Jornalista da área cultural e editora-adjunta do site goldenglobes.com, é autora, entre outros livros, de "Nada Será Como Antes - MPB nos Anos 70" (Civilização Brasileira, 1980)

[resumo] Em entrevista, Thierry Frémaux, diretor do Festival de Cannes, comenta a retomada presencial do evento neste ano, após o cancelamento em 2020 em razão da pandemia, diz que odeia o formato de mostras online e que está aberto a propostas de parceria com Netflix e outros streamings, critica o desprezo do governo Bolsonaro pela cultura e compara o cinema ao judô, sua outra paixão.

Thierry Frémaux está muito feliz: o Festival de Cannes, que ele dirige desde 2007, vai voltar neste ano de forma presencial, com sessões de gala, tapete vermelho, paparazzi e um júri liderado pelo cineasta Spike Lee.

De 6 a 17 de julho, a programação normal do festival tomará conta da Croisette, com filmes como o musical “Annette”, de Leos Carax, que abrirá o evento; “Benedetta”, de Paul Verhoeven; e “The French Dispatch”, Wes Anderson. A programação completa foi anunciada nesta quinta (3/6).

Thierry Frémaux está, ao mesmo tempo, triste com a morte de seu mentor, um de seus melhores amigos, Bertrand Tavernier, diretor de, entre outros, “Por Volta da Meia-Noite” (1986) e “Um Sonho de Domingo” (1984).

O diretor do Festival de Cannes, Thierry Frémaux, apresenta versão reduzida do evento em outubro de 2020 - Valery Hache/AFP

Tavernier foi o presidente do Instituto Lumière, na cidade de Lyon, desde sua fundação, em 1982, por dois descendentes dos irmãos Lumière, os pioneiros do cinema. “Foi meu primeiro contato direto com cinema”, diz Frémaux, falando via Zoom de Lyon. “Eu era voluntário, e minha tarefa era carregar aquelas latas enormes de celuloide.” Mais tarde Tavernier daria a Frémaux o posto de diretor do instituto, que ocupa até hoje.

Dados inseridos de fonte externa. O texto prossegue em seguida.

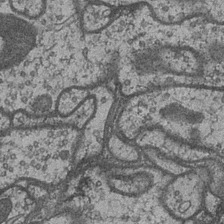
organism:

E além de alegria e tristeza existe o judô. Judoca desde criança, Frémaux acaba de lançar um livro sobre o esporte, “Judoka (La Bleue)”. “Eu cheguei à faixa preta, fui mestre de judô na minha juventude”, ele conta. “Achei que estava na hora de compartilhar esta paixão. Quando era estudante da Universidade Lumière, eu me comprometi com treinar judô todo dia, depois das aulas. E ao mesmo tempo me tornei voluntário no instituto. As duas coisas vieram da devoção e da paixão por ambas. Não consigo separar a vida do esporte e a vida do cinema”.

Frémaux completou há pouco 61 anos. Não tem planos de se aposentar, mas diz que, se algum dia deixar a labuta de festival e instituto, vai se tornar “bilheteiro de um cinema pequeno, de bairro”. “Assim eu posso dizer que, finalmente, estou trabalhando em cinema.”

Podemos começar com algo otimista: a volta do Festival de Cannes está garantida? Sim, está! Na primeira semana de julho! Está garantido e, com ele, tenho a certeza de que muitos festivais vão voltar também. Eu costumo conversar com meu amigo Tarantino sobre otimismo —eu digo que ele é pessimista porque é americano, e eu sou otimista porque sou francês [ri muito].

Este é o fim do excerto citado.